In other words, DbOperationScope ensures that all DbContext-s you get via it share the same connection and transaction. In addition, it ensures that an operation entry is added to the operation log before this transaction gets committed, and the fact commit actually happened is verified in case of failure. If you're curious why it makes sense to do this, see this page.

Now, back to TransientOperationScopeProvider - its job is to provide an operation scope for commands that don't use other operation scopes - e.g. the ones that change only in-memory state. If your command doesn't use one of APIs "pinning" it to some other operation scope, this is the scope it's going to use implicitly.

Finally, it has another grand role: it runs so-called operation completion for all operations, i.e. not only the transient ones.

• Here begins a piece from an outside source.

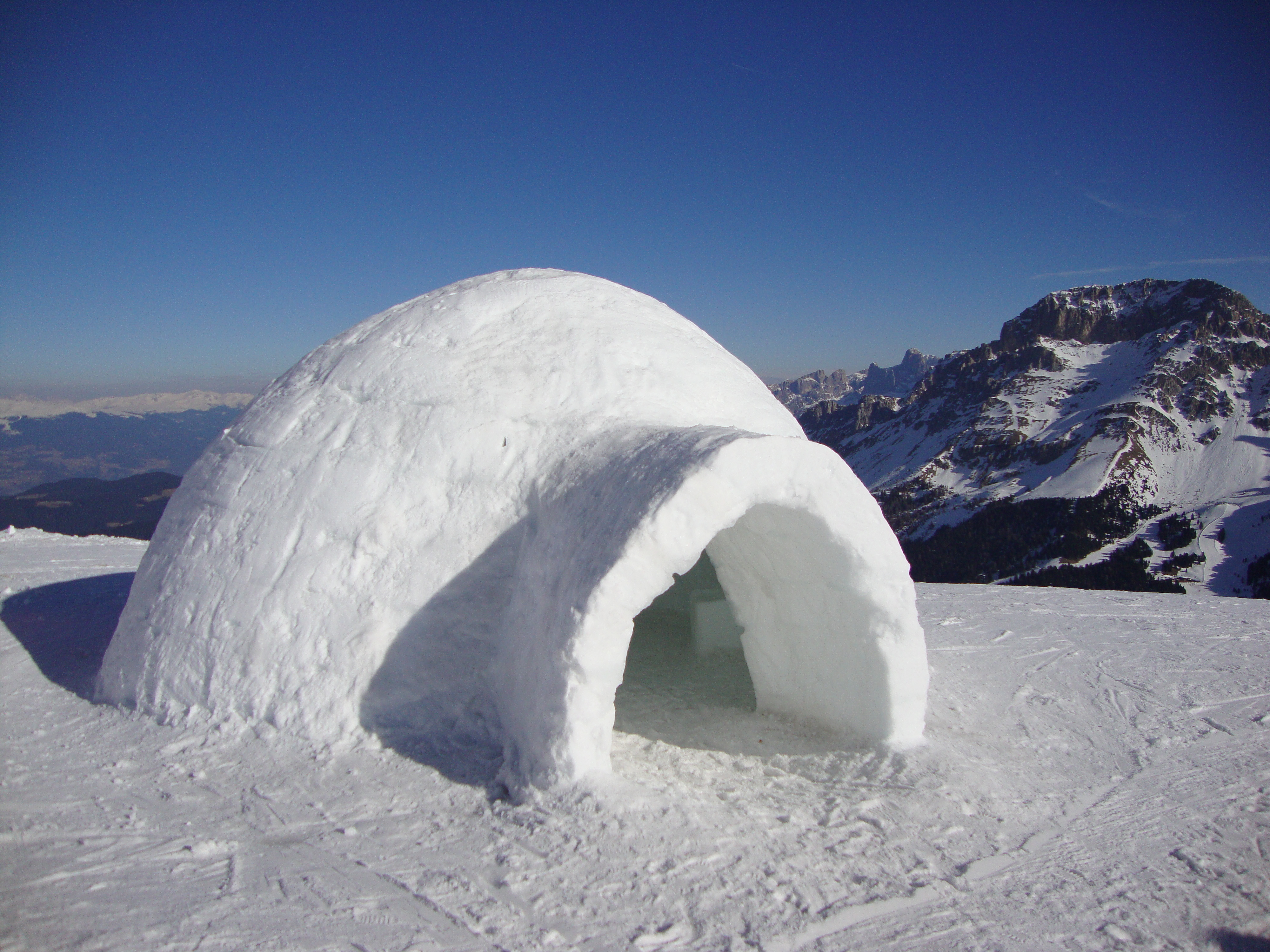 un igloo ma non siamo in alaska ma nei pressi della Pala di Santa

And this piece deserves its own section:

What is Operation Completion?

It's a process that happens on invocation of OperationCompletionNotifier.NotifyCompleted(operation). IOperationCompletionNotifier is a service simply "distributes" such notifications to IOperationCompletionListener-s after eliminating all duplicate notifications (based on IOperation.Id). By default, it remembers up to 10K of up to 1-hour-old operations (more precisely, their Id-s and commit times).

Even though it invokes all the handlers concurrently, NotifyCompletedAsync completes when all IOperationCompletionListener.OnOperationCompletedAsync handlers complete. So once NotifyCompletedAsync completes, you can be certain that every of these "follow up" actions is already completed as well.

CompletionProducer (check it out, it's tiny) - is probably the most important one of such listeners. The critical part of its job is actually a single line:

await Commander.Call(Completion.New(operation), true).ConfigureAwait(false);

Two things are happening here:

  1. It creates Completion<TCommand> object - in fact, a command as well!
  2. It runs this command via Commander.Call(completion, true).

The last argument (isolate = true) indicates that ExecutionContext flow will be suppressed for this Commander invocation, so the pipeline for this command won't "inherit" any of AsyncLocal-s, including CommandContext.Current. In other words, the command will run in a new top-level CommandContext and won't have a chance to "inherit" any state via async locals.

For the note, it's a kind of overkill, because OperationCompletionNotifier also suppresses ExecutionContext flow when it runs listeners. But... Just in case :)

Now, notice that ICompletion implements IMetaCommand interface - a tagging interface for various "follow up" commands that aren't executed directly, but invoked by some pipeline handlers. Some of generic command handlers have special checks for such commands - e.g. you might notice that Completion<SomeCommand> will never push another Completion<Completion<SomeCommand>> into the pipeline due to one of such checks.

Any IMetaCommand implements IServerSideCommand, so it will run successfully only when it's marked as such. And indeed, the Completion.New does this:

public static ICompletion New(IOperation operation)
{
    var command = (ICommand?) operation.Command
        ?? throw Errors.OperationHasNoCommand(nameof(operation));
    var tCompletion = typeof(Completion<>).MakeGenericType(command.GetType());
    var completion = (ICompletion) tCompletion.CreateInstance(operation)!;
    return completion.MarkServerSide();
}

Above code also shows that the actual type of command becomes a value of generic parameter of Completion<T> type. So if you want to implement a reaction to completion of e.g. MyCommand - just declare a filtering command handler for ICompletion<MyCommand>. And yes, it's better to use ICompletion<T> rather than Completion<T> in such handlers.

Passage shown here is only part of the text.